= David McGimpsey =

Canadian poet and author

David McGimpsey is a Canadian poet and author, born and raised in Montreal. He is the author of the poetry collections Li'l Bastard (Coach House), Sitcom (Coach House) Hamburger Valley, California, Dogboy, Lardcake (ECW Press) as well as the critical study, Imagining Baseball: America's Pastime and Popular Culture (Indiana University Press). His book of short stories, Certifiable, was published by Insomniac Press (2004). His travel writings have appeared in The Globe and Mail and he is a frequent contributor ("Sandwich of the Month" column) to EnRoute magazine. McGimpsey is also a musician (he plays guitar and sings in the rock band Puggy Hammer) and an occasional performer of stand-up comedy.

== Writing career ==

Li'l Bastard was shortlisted for Canada's Governor General's Award. The 2015 book Asbestos Heights was the winner of the 2015 Quebec Writers' Federation A. M. Klein Poetry prize. In 2016 McGimpsey won Canadian National Magazine Awards' Poetry Gold Medal for 'The High Road'.

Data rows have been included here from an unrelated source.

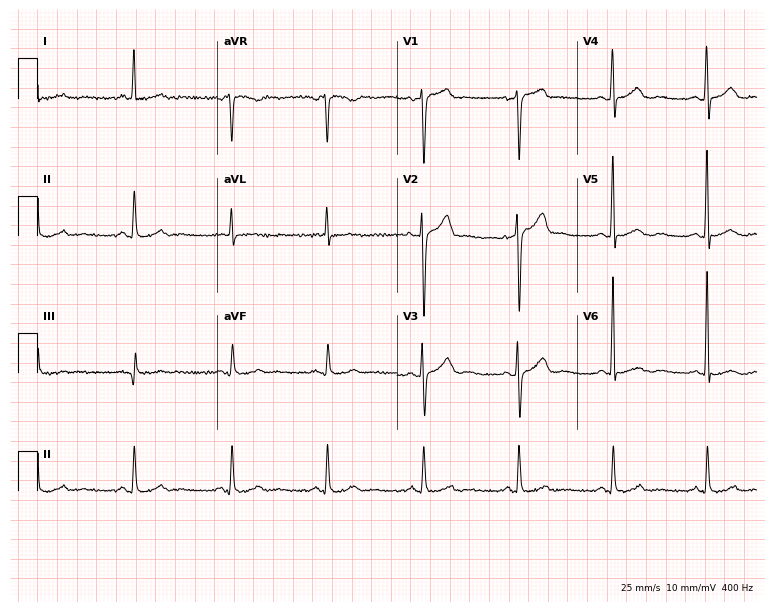
12-lead ECG from a male, 50 years old. Recorded interpretation: within normal limits.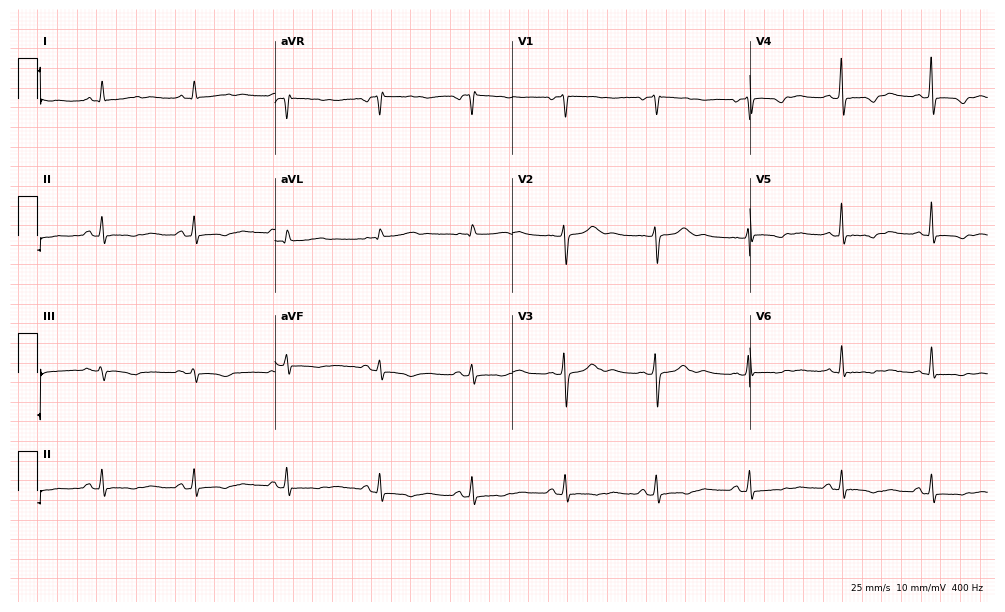
Standard 12-lead ECG recorded from a 54-year-old female. None of these six findings is recorded: first-degree AV block, right bundle branch block, left bundle branch block, sinus bradycardia, atrial fibrillation, sinus tachycardia.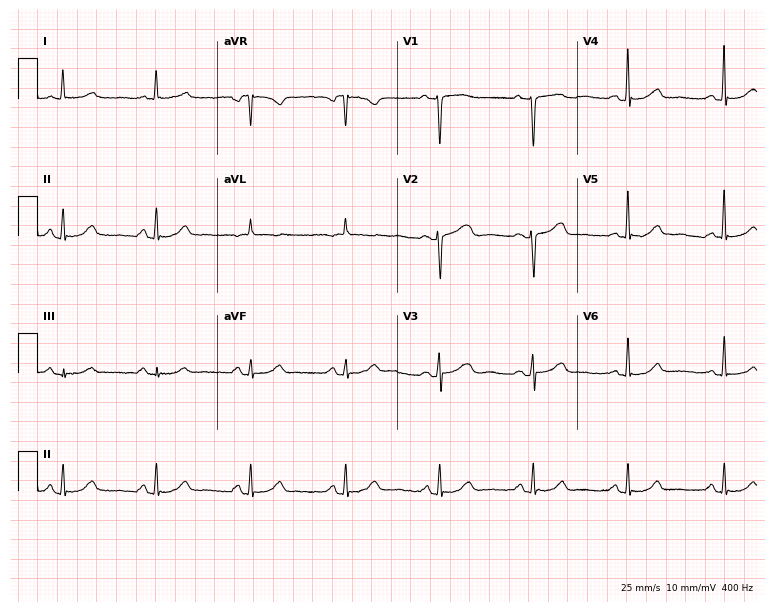
Resting 12-lead electrocardiogram. Patient: a woman, 74 years old. Read as a normal ECG.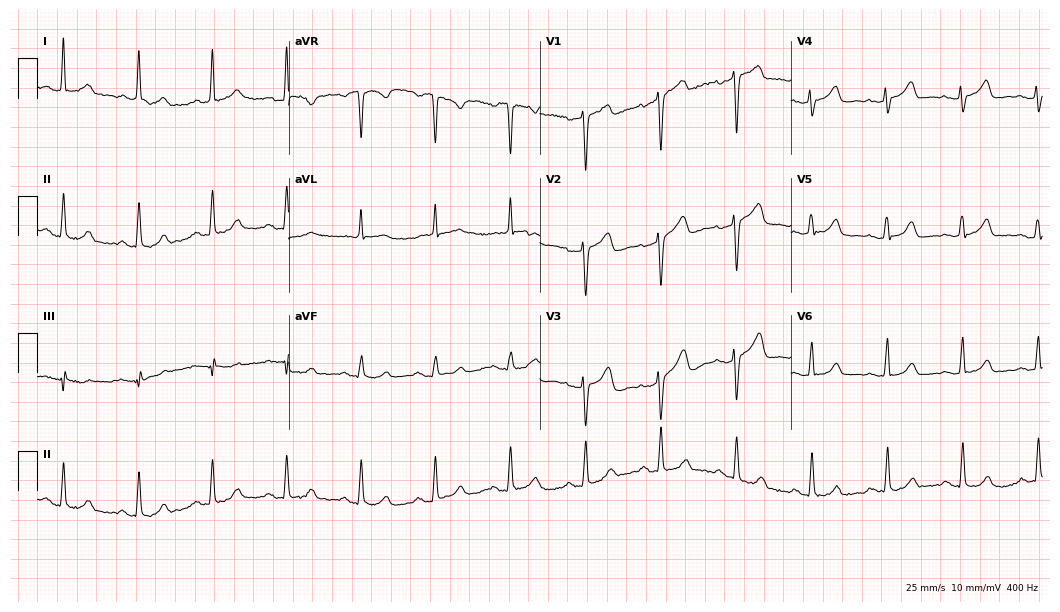
Electrocardiogram (10.2-second recording at 400 Hz), a 53-year-old female patient. Overall reading on record: normal ECG.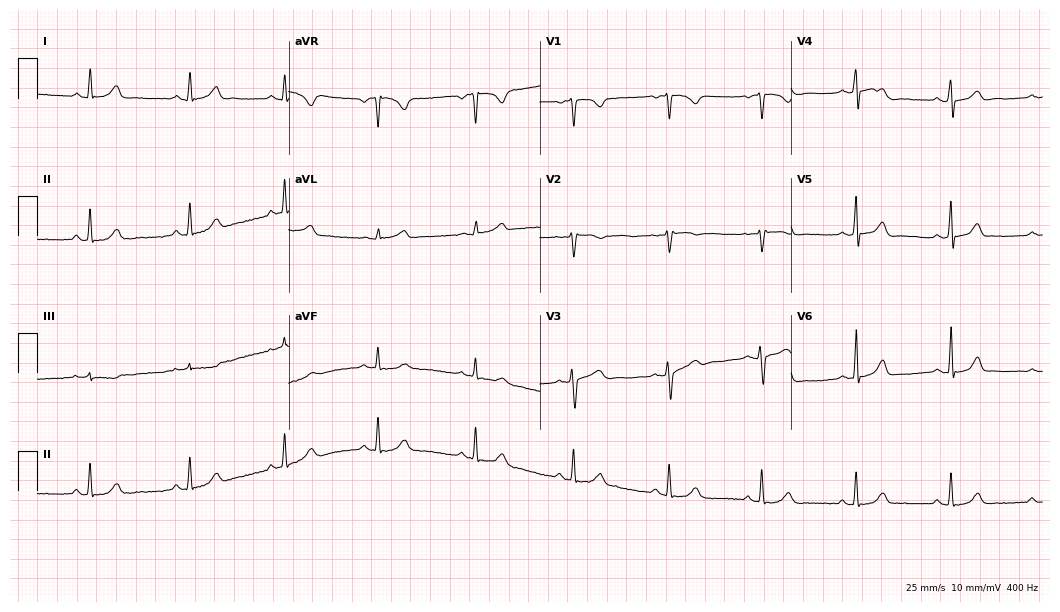
12-lead ECG from a 23-year-old woman (10.2-second recording at 400 Hz). Recorded interpretation: within normal limits.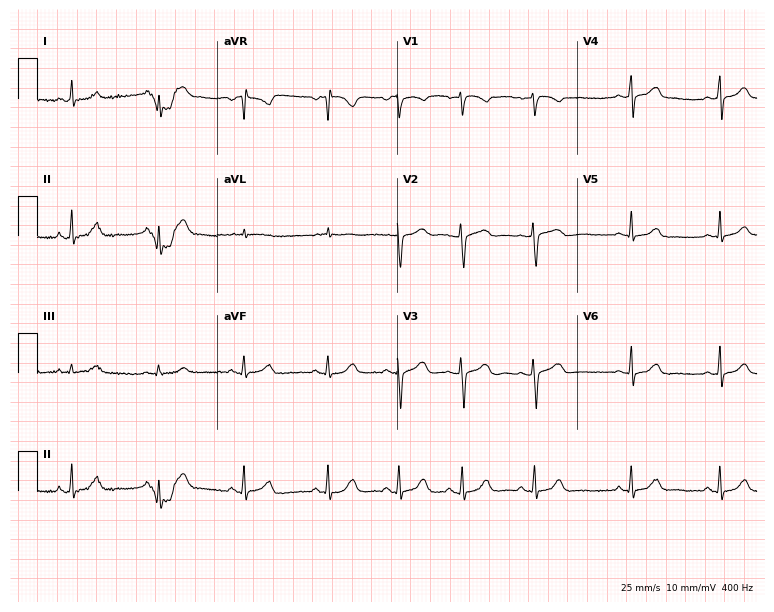
Standard 12-lead ECG recorded from a woman, 41 years old (7.3-second recording at 400 Hz). Read as a normal ECG.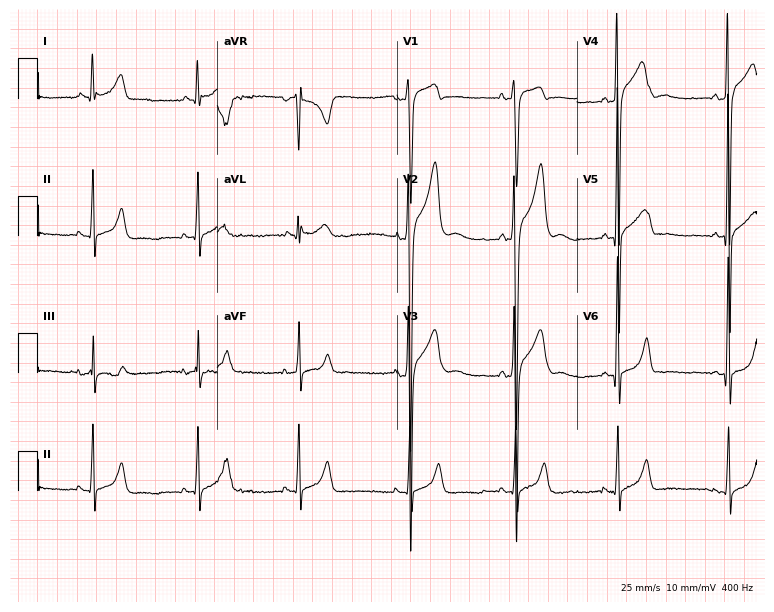
ECG (7.3-second recording at 400 Hz) — a male, 23 years old. Labelled as a normal ECG.

In a book of essays published about McGimpsey's work, Population Me: Essays on David McGimpsey, acclaimed poets and scholars examine McGimpsey's various positions on literary history, class, nationalism, humour, love and aesthetics, all of which are often mutually imbricated in McGimpsey's work.

== Academic work ==

McGimpsey has taught literature and creative writing in a part-time role at Concordia University.